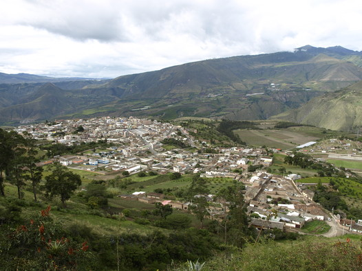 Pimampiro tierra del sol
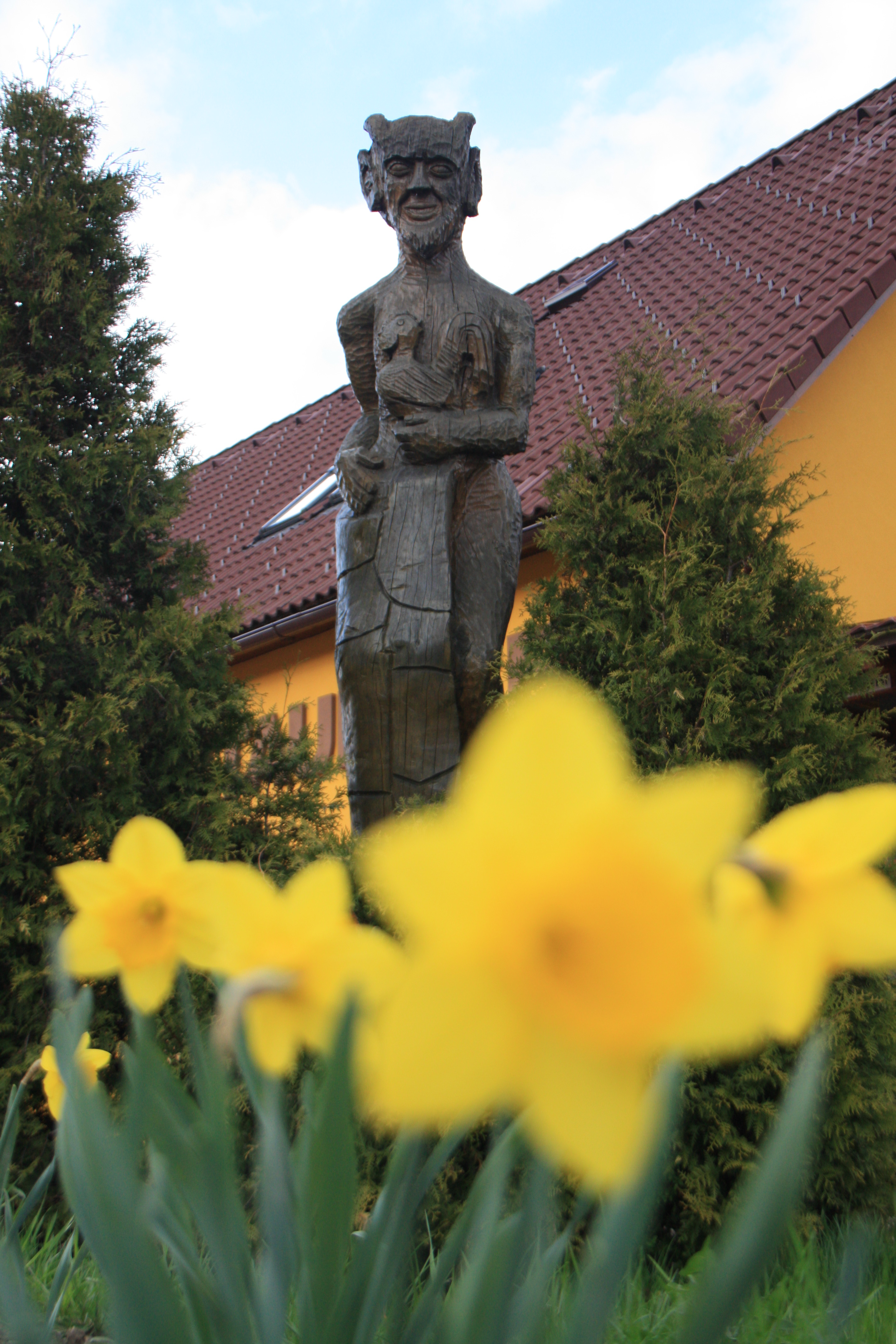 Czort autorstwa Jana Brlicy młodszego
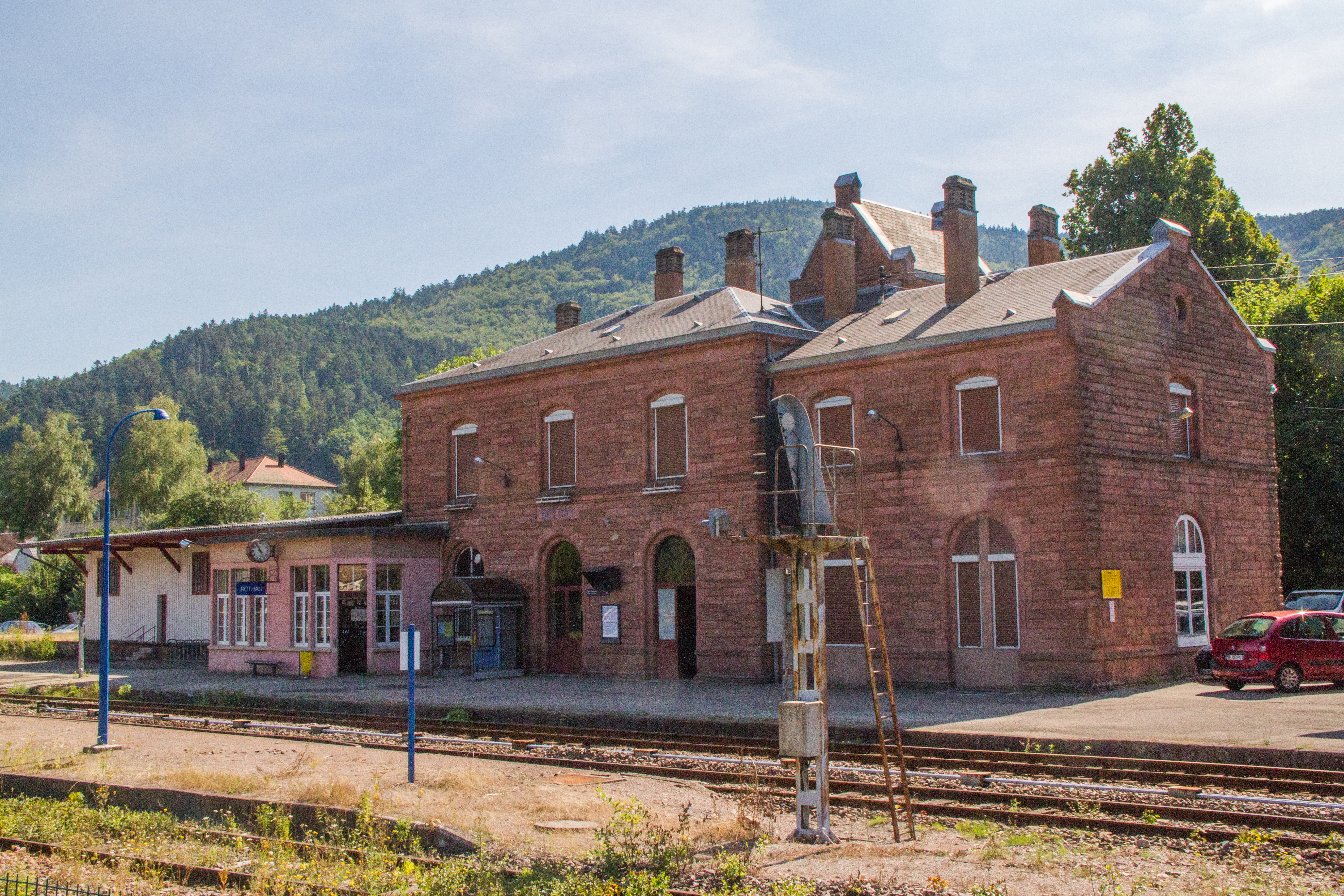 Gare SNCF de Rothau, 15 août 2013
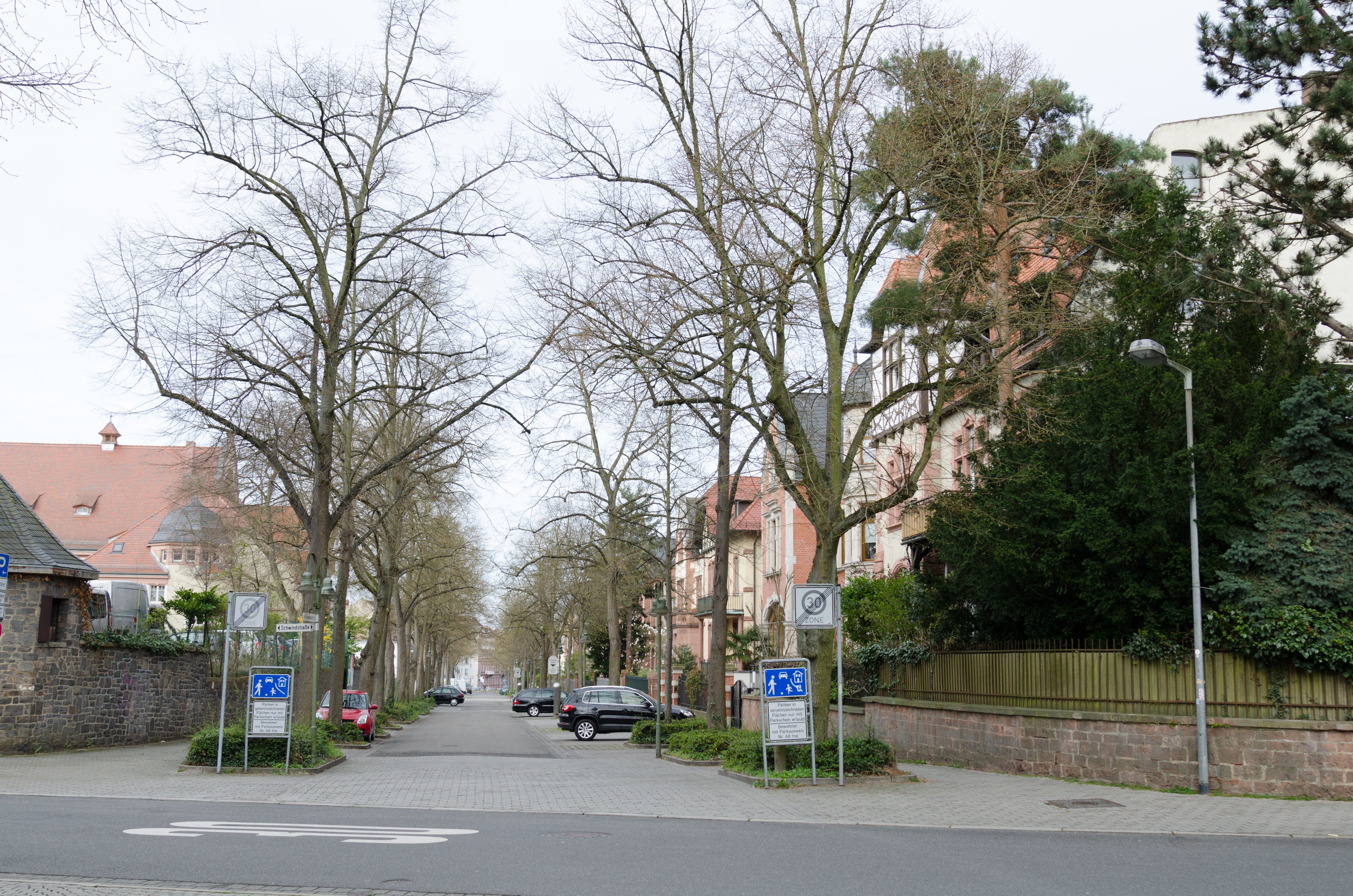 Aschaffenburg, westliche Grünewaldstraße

How to complete this task:
Only the pictures are to be dropped; the rest of the material above must be duplicated exactly.

Expected answer:
 Pimampiro tierra del sol
 Czort autorstwa Jana Brlicy młodszego
 Gare SNCF de Rothau, 15 août 2013
 Aschaffenburg, westliche Grünewaldstraße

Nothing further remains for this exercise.